Мало кто из кадет, прибывших из Севастополя, видел Северную столицу, а о жизни в стенах старого Морского корпуса слышали только те, чьи старшие братья или родственники еще воспитывались в училище или же служили уже во флоте.
Многим, и главным образом южанам, нужно было привыкнуть к особенному петроградскому климату, с его пасмурной осенью, длинной зимой с лютыми январскими морозами и с «белесыми» бесконечными ночами.
6-я рота была размещена в помещениях 2-го этажа левого крыла здания, на углу между Николаевской набережной и 11-й линией, 5-я – в таких же помещениях 1-го этажа, 4-я – в помещениях между Компасным залом и Картинной галереей, около Столового зала, а старшая гардемаринская – в помещениях 1-го этажа, вдоль 12-й линии, с выходом в Картинную галерею.
Кадеты-севастопольцы быстро ознакомились с новой обстановкой: большие ротные залы, разделенные широкими сводами на две части, одна – с конторками для приготовления уроков, другая – для строя, переклички, пения молитв, чтения приказов и уроков танцев.

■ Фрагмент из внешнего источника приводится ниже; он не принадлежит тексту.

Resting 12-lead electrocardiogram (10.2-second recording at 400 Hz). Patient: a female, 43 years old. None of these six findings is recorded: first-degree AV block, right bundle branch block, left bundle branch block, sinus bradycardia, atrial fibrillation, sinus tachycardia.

Обширные спальни, «Звериный» коридор, украшенный стенными барельефами зверей, снятыми со старинных кораблей, Классный коридор с Компасным залом, Картинная галерея с батальными картинами и портретами адмиралов XVIII века, Морской музей и знаменитый Столовый зал.
Познакомились кадеты-севастопольцы и с вековыми традициями «Гнезда Петрова», и с легендами о замурованном кадете, о скрытом подземном ходе под Невой, о простреленном портрете адмирала Ушакова в Картинной галерее, о попытке подпилить цепи, на которых висел потолок Столового зала, и т. д.

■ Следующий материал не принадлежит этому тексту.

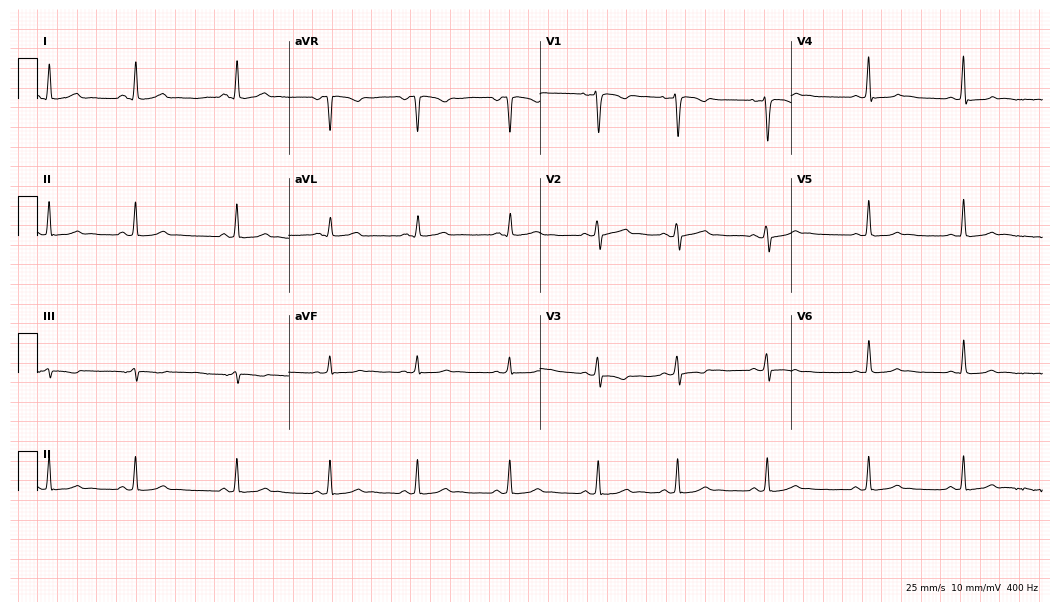
12-lead ECG from a 25-year-old female. No first-degree AV block, right bundle branch block, left bundle branch block, sinus bradycardia, atrial fibrillation or sinus tachycardia recorded for this tracing. Findings outside these six are not listed.

О выдающейся личности генерала Бригера, последнего начальника Морского училища, посвятившего ему 30 лет жизни, было уже достаточно сказано в зарубежной морской печати. Но все же нужно напомнить, что если училище не было закрыто сейчас же после октябрьского переворота и воспитанникам его удалось закончить учебный год и получить аттестаты, то этим они обязаны исключительно энергии и умению своего начальника.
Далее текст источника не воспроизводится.